Try Ron Gordon in NYC…..He repaired and serviced a Rolex that was my Mothers, purchased 1960 +/-… Had it sent to Rolex and they just said no & sent it back.. After receiving back from Ron Gordon my wife wears it & it runs perfectly.
I think so. Add to this the fact that there are so MANY Rolex watches out there. I think the current market is a bubble that will burst at some point
I enjoyed reading you article. After reading it, I realized I have amassed a small watch collection just buying Swiss automatic watches I happened to like over the years. My question is what about Swiss luxury brands that have been purchased, relaunched or gone out of business. For instance, I have Ebel Tarawa Chronograph and a Ebel Tekton Chronograph . Both watches have the in house Ebel 137 movement that was developed shortly before Ebel was purchased by Movado. It is my understanding that the 137 movement was subsequently sold to Ulysse Nardin and renamed. The Tarawa and the Tekton are no longer produced. My questions is would these circumstances affect the value of these particular watches going forward?
Vintage basic models at the time of production .Like the Rolex precision over size 6424 look good even to day due to the case size 35 mm and can still be bought reasonably 1500/2000 U S dollars.
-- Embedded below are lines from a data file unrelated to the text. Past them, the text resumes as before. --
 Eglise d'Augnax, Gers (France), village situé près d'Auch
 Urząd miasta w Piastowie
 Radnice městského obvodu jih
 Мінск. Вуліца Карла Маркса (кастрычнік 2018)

They were only 5% of production so look hard for a good one .Best wishes David
Interesting article. Why have you not written about softness in the pre-owned watch market for the last several years?
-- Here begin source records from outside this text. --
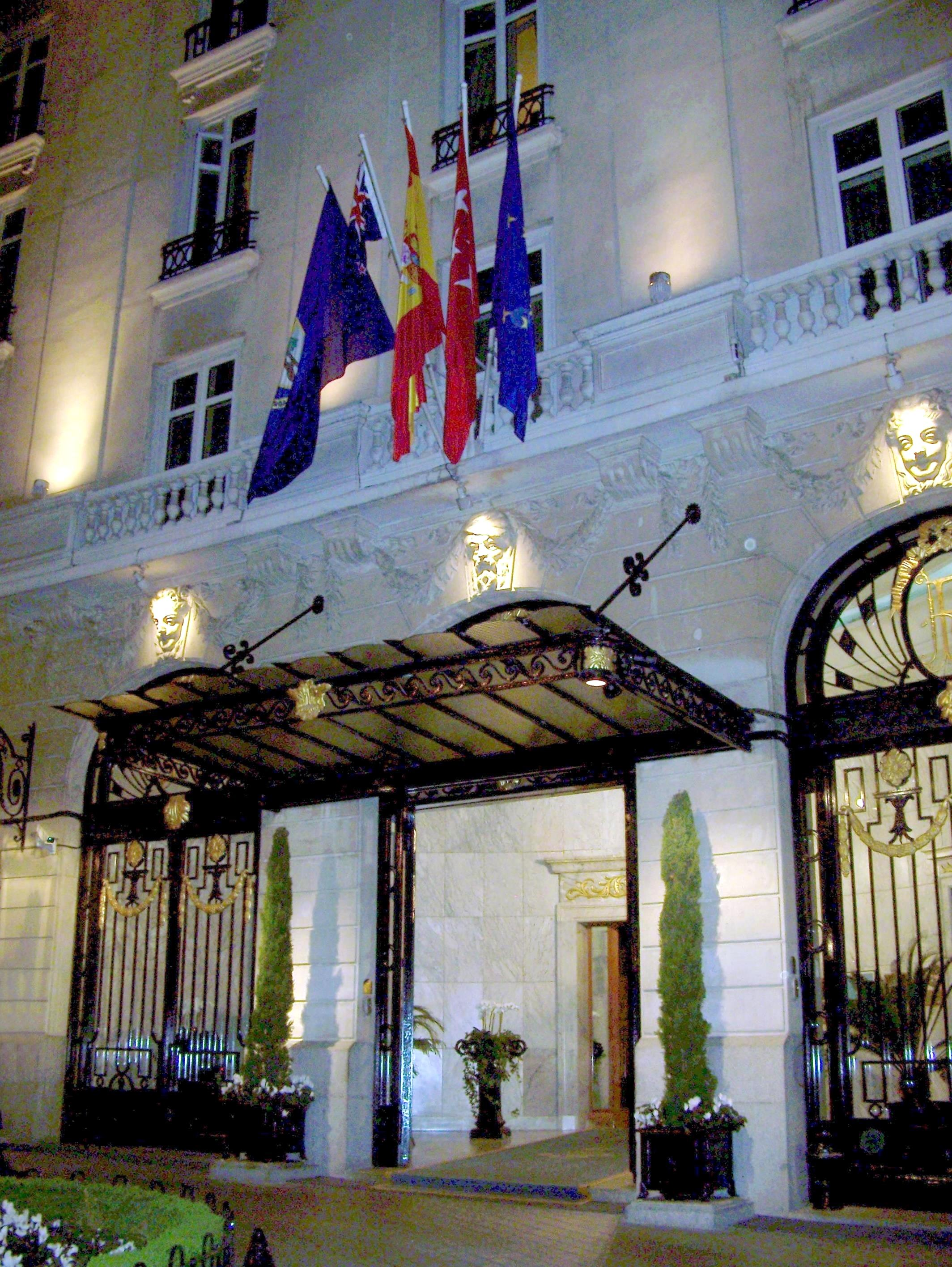 Hotel Ritz, Madrid: entrada principal Plaza de la Lealtad, de noche.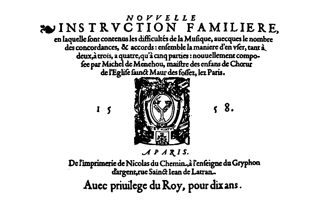 Page de titre de la Nouvelle instruction familière (chez Nicolas du Chemin, 1558)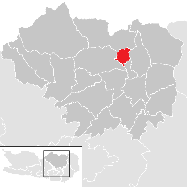 Bezirk Sankt Veit an der Glan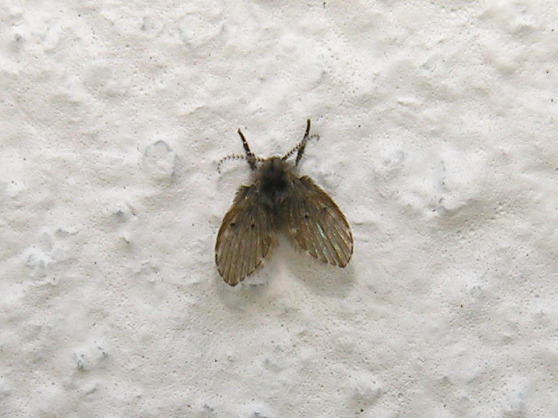 Foto realizada en Bastavales no verán de 2005 Galicia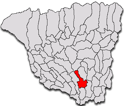 Categorie:Hărţi ale judeţului Gorj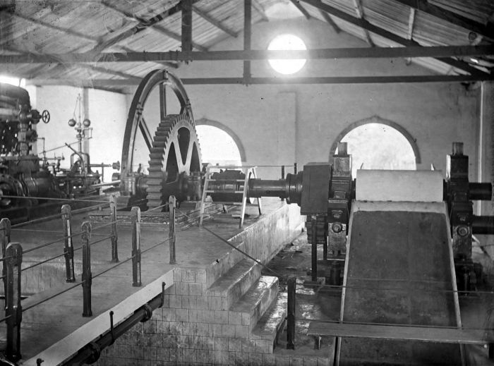 Negatief. Interieur van een suikerfabriek, Probolinggo, Oost-Java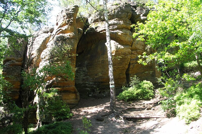 Rocks in Modlivý důl, Czech Republic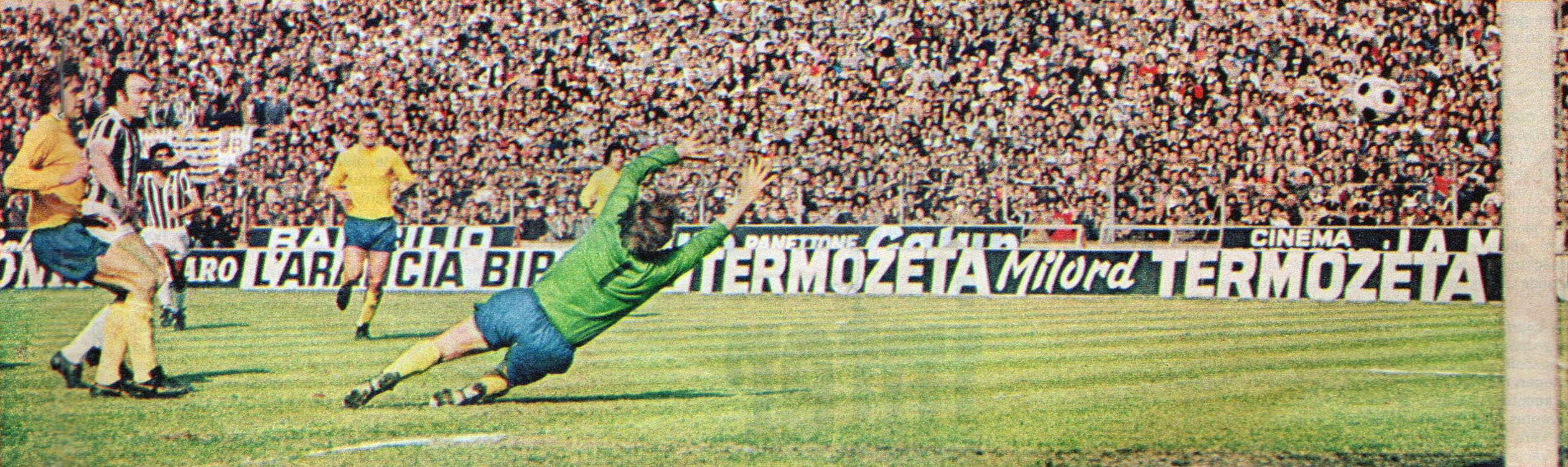 Torino, stadio Comunale, 11 aprile 1973. L'attaccante dei Bianconeri José Altafini (a sinistra) batte il portiere dei Rams Colin Boulton (a destra) e realizza uno dei suoi due gol nel corso della sfida tra Juventus e Derby County (3-1) valevole per la semifinale di andata della Coppa dei Campioni 1972-73; nell'occasione la squadra ospite indossò la sua divisa di cortesia gialloblù.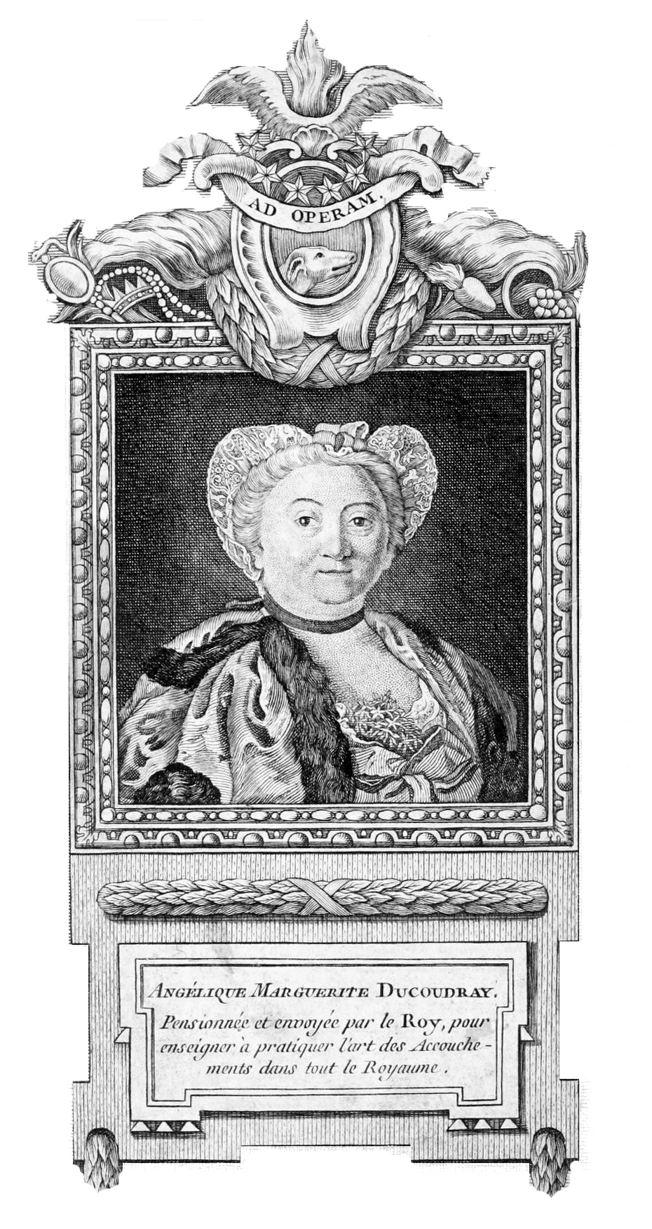 Portrait Angelique du Coutray

Oh how I’d like to own a special mechanical watch. Yes I’d want it to hold its value but I’m not watch collector doing it for the money.The watch I’m after is one that still looks the parts when I’m an old man in a nursing home. Can’t see myself with a large 45 plus sports watch yet classic dress watches won’t look the part either.
I have purchased many watches over a 30 year period and have seen certain brands will hold and as well invrease in value but again it depends on demand. You wont know if a newer model will hold value until at least ten years have passed. Like coins a watch must stay mint if you really want it to be worth its highest. Most all of my PP have gone up in value but i dont wear them. The freak collectors out there never wear their watches just like they dont drive their prize Ferraris. If you want to make money on cars buy a Ferrari or a Porsche but dont drive them, if you want to make money on watches buy PP and Remember lex but dont wear them.
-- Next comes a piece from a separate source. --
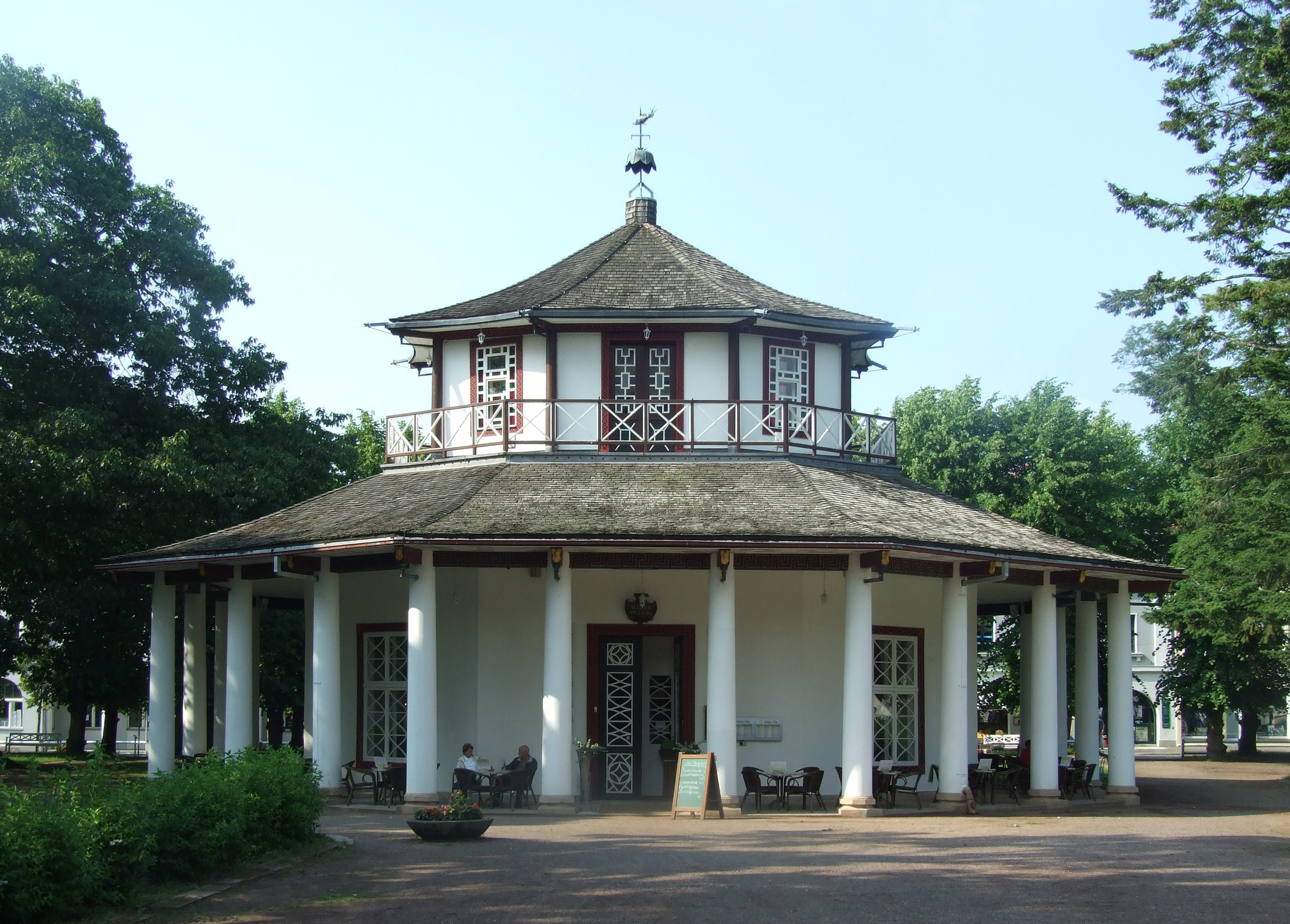 Weißer Pavillon; Kamp Bad Doberan

I bought a Rolex GMT-Master in Germany in 1984 for $600 and sold it in 2000 for $1100 (why, oh why did I sell it?) Now I can’t afford to replace it! I might have made more money putting that $600 in the stock market (especially MSFT or AAPL) than a watch, but oh well. I loved my Rolex, and now wear a Timex. I’m an ‘ex.
I have a Gucci watch purchased in 1991….pristine condition….wondering if they increase in value.
I have been collecting vintage watches for a few years now and acquired around 40 pieces including IWC, Rolex, Omega, Universal Geneve, Bulova, Heuer, Longines, Garrard, Zenith and Eterna.
Over this period the clear winner in terms of price increases has been Omega. I would argue they were generally undervalued and some have trebled in value over the last 5 years. I don’t own a modern watch.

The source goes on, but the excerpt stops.